[Items listed in a dataset]
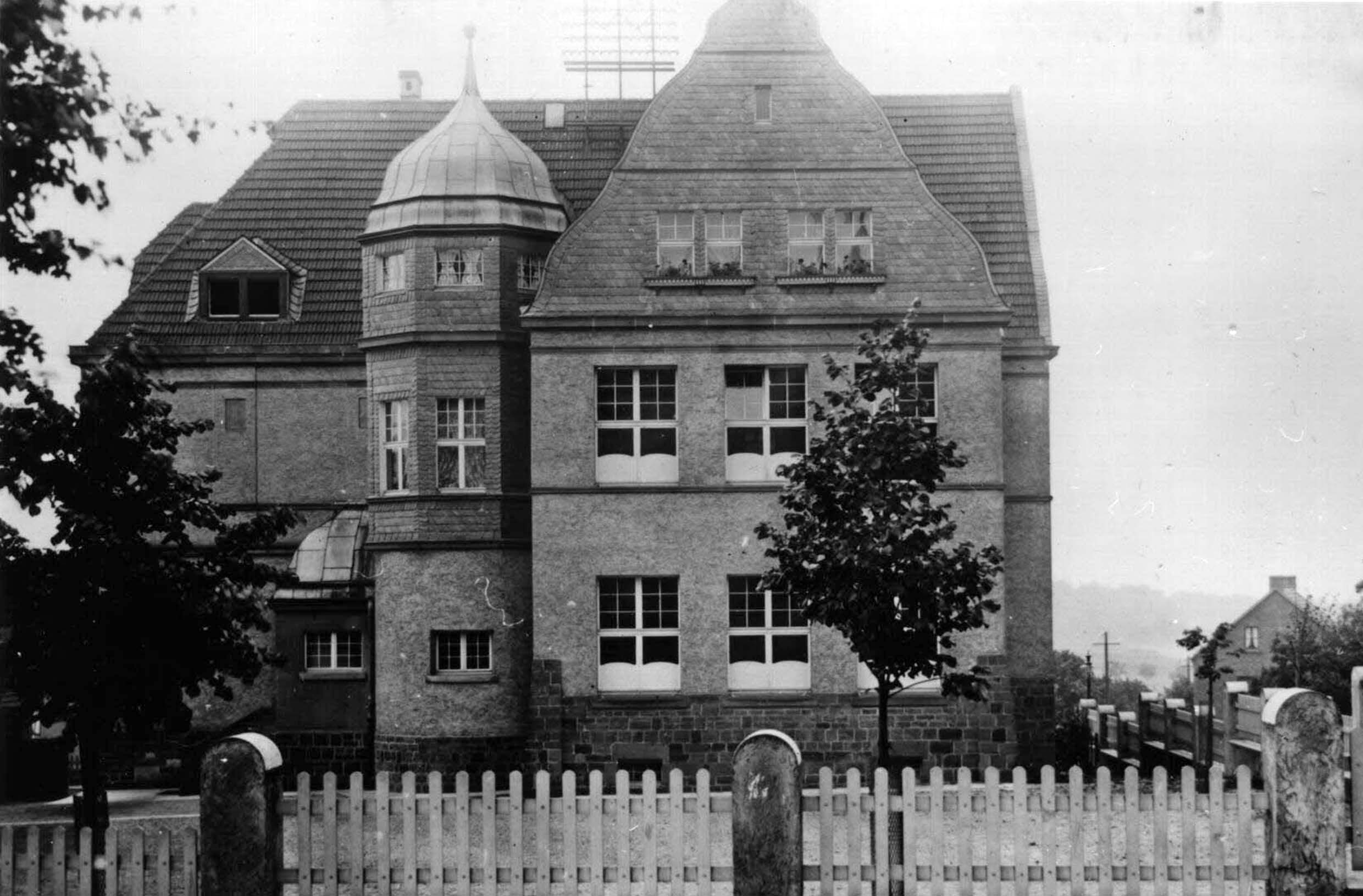 Das Progymnasium Bensberg kurz nach seiner Fertigstellung
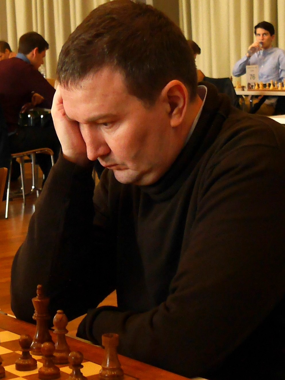 Sergey Volkov (Sergei Wiktorowitsch Wolkow), Grenke Chess Open 2017 in Karlsruhe.
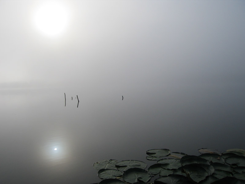 Mist over lake Kaviškis (Lithuania)
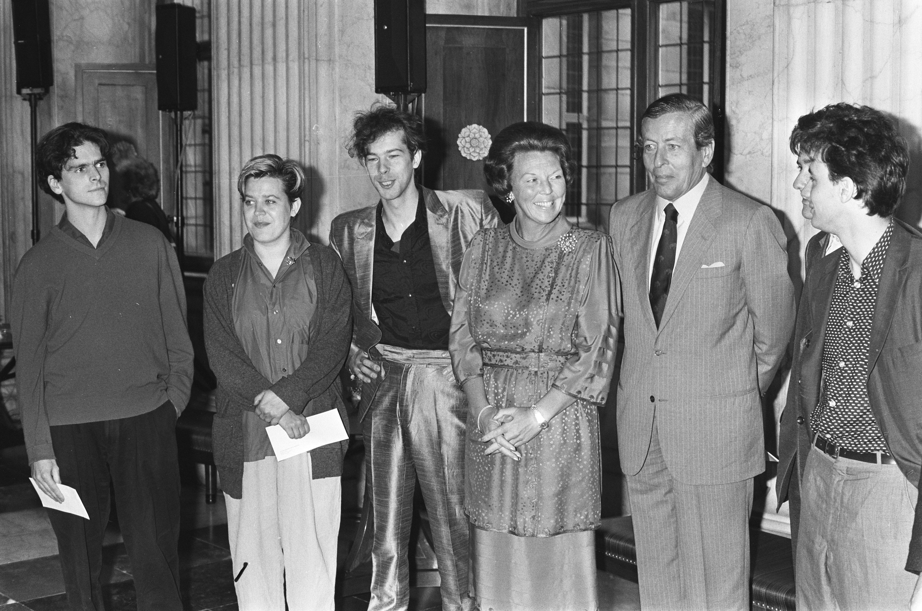 Collectie / Archief : Fotocollectie Anefo Reportage / Serie : [ onbekend ] Beschrijving : Koningin Beatrix reikt in Paleis op de Dam de prijzen voor de Vrije Schilderkunst uit. De zes prijswinnaars zijn: Ellen van Eldik uit Nijmegen, Lex van Lith uit Tilburg en Manel Esparbé Gasca, Reggy Gunn, Berend Hoekstra en Kees Versloot uit Amsterdam Datum : 11 oktober 1985 Locatie : Noord-Holland, Amsterdam Trefwoorden : aankomsten Persoonsnaam : Beatrix, prinses, Claus, prins Fotograaf : Vollebregt, Sjakkelien / Anefo Auteursrechthebbende : Nationaal Archief Materiaalsoort : Negatief (zwart/wit) Nummer archiefinventaris : bekijk toegang 2.24.01.05 Bestanddeelnummer : 933-4528
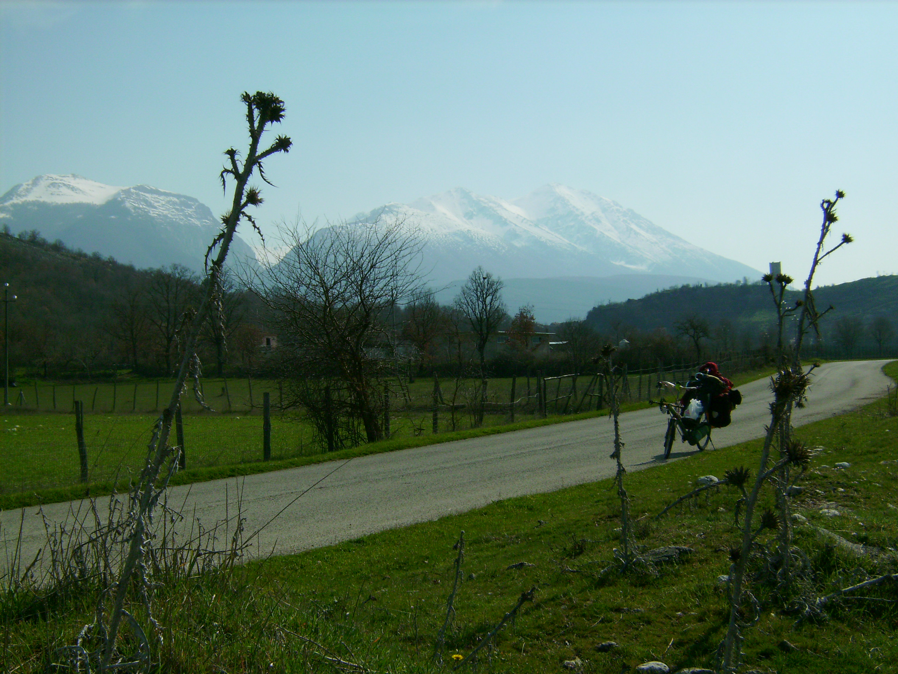 Le montagne circostante (Monti della Duchessa?) fotografate dalla strada provinciale 25, nel comune di Borgorose (provincia di Rieti, Lazio)
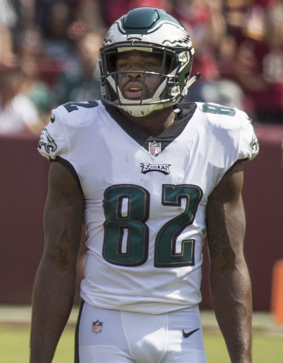 Eagles at Redskins 9/10/17
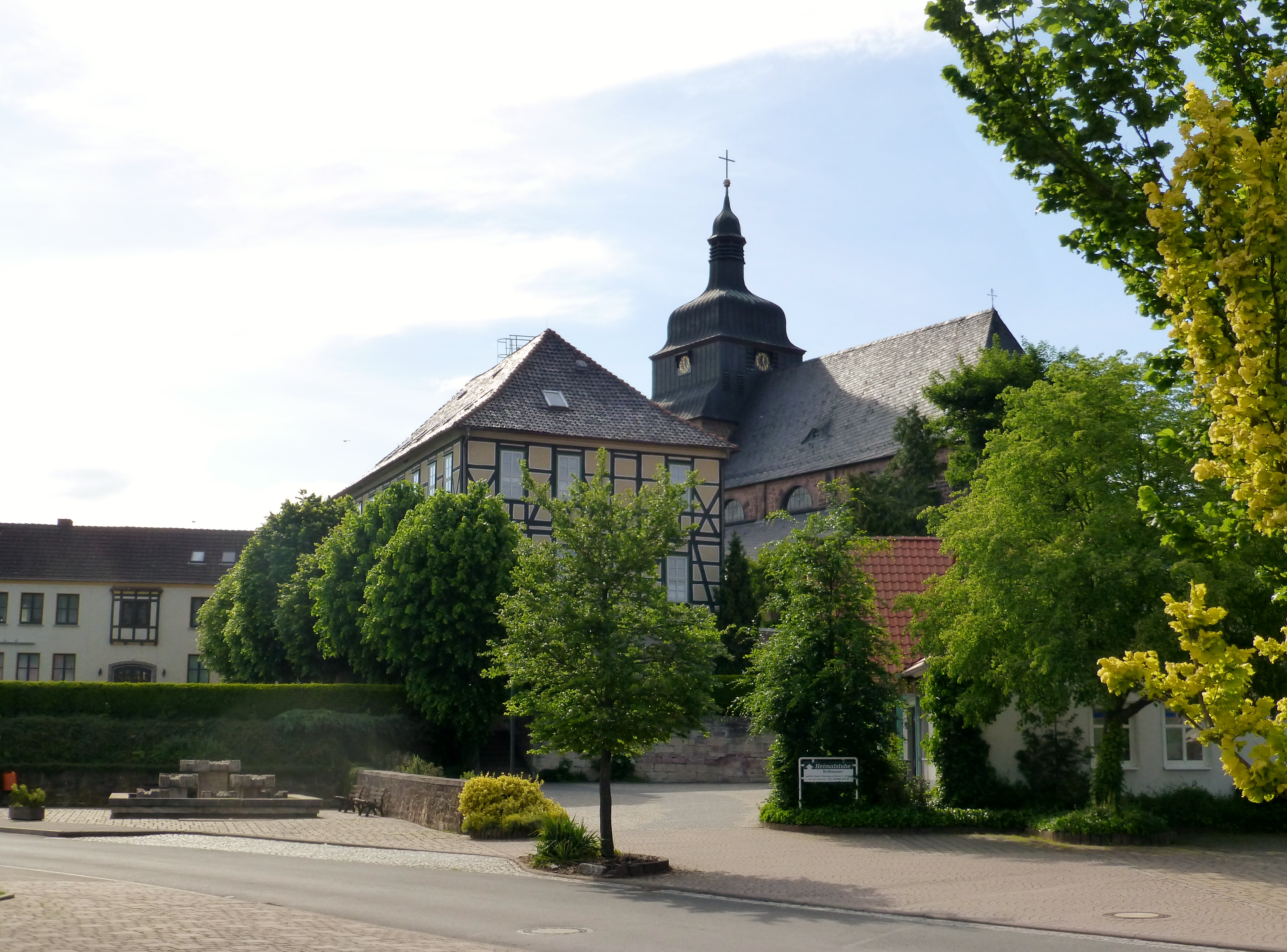 Blick auf den ehemaligen Oberhof und Kirche in Ershausen
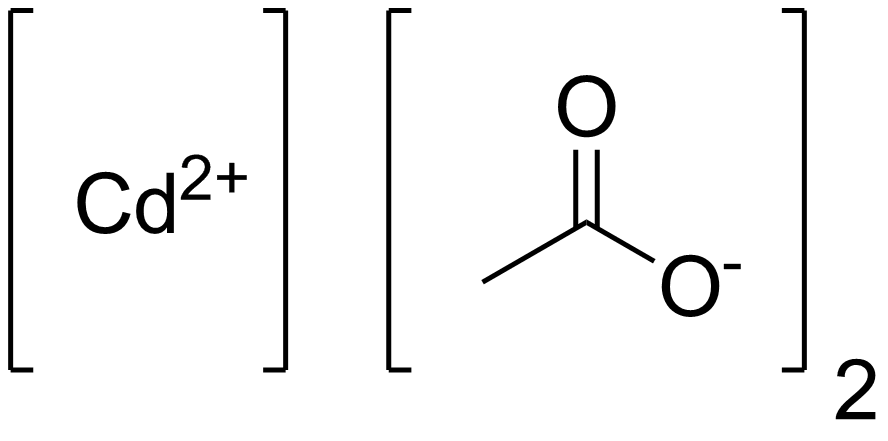 chemical structure of cadmium acetate
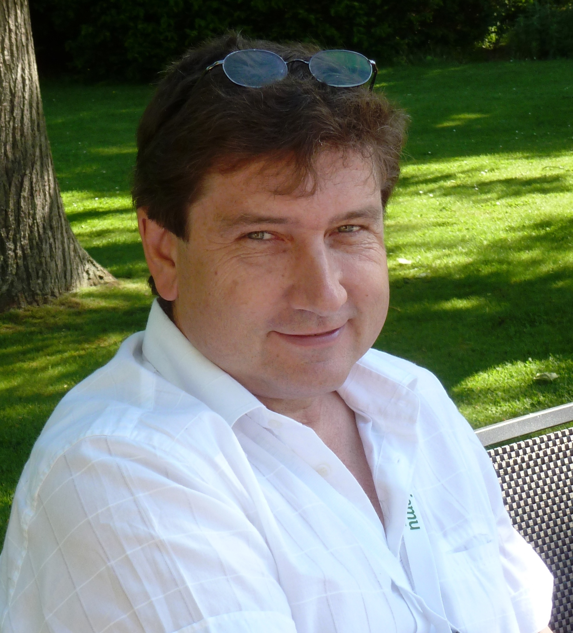 Robert Sterba, Radrennfahrer, Fahrradproduzent und Sammler aus der Tschechei (Tschechoslowakei)
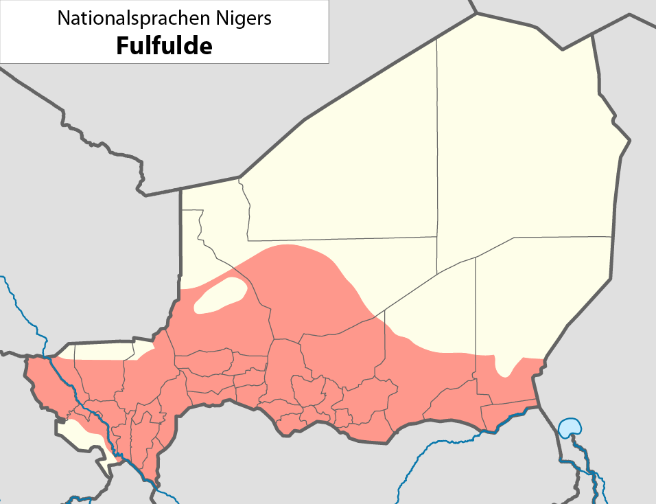 Nationalsprachen des NigerDie dargestellte Nationalsprache kann dem Dateinamen entnommen werden.
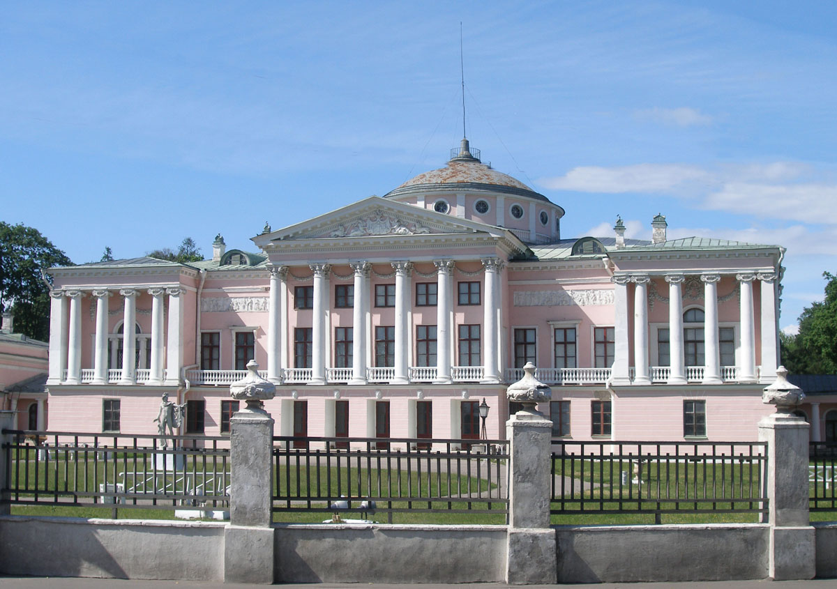 Усадьба останкино
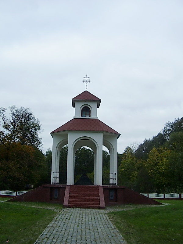 Чыжэўшчына. Царква

## Your instructions
Between and including the line above that contains "Sergey Volkov (Sergei" and the line that contains "Mist over lake Kaviškis (Lithuania)", restate every line word for word. Pictures stay out.

## Exercise answer
 Sergey Volkov (Sergei Wiktorowitsch Wolkow), Grenke Chess Open 2017 in Karlsruhe.
 Mist over lake Kaviškis (Lithuania)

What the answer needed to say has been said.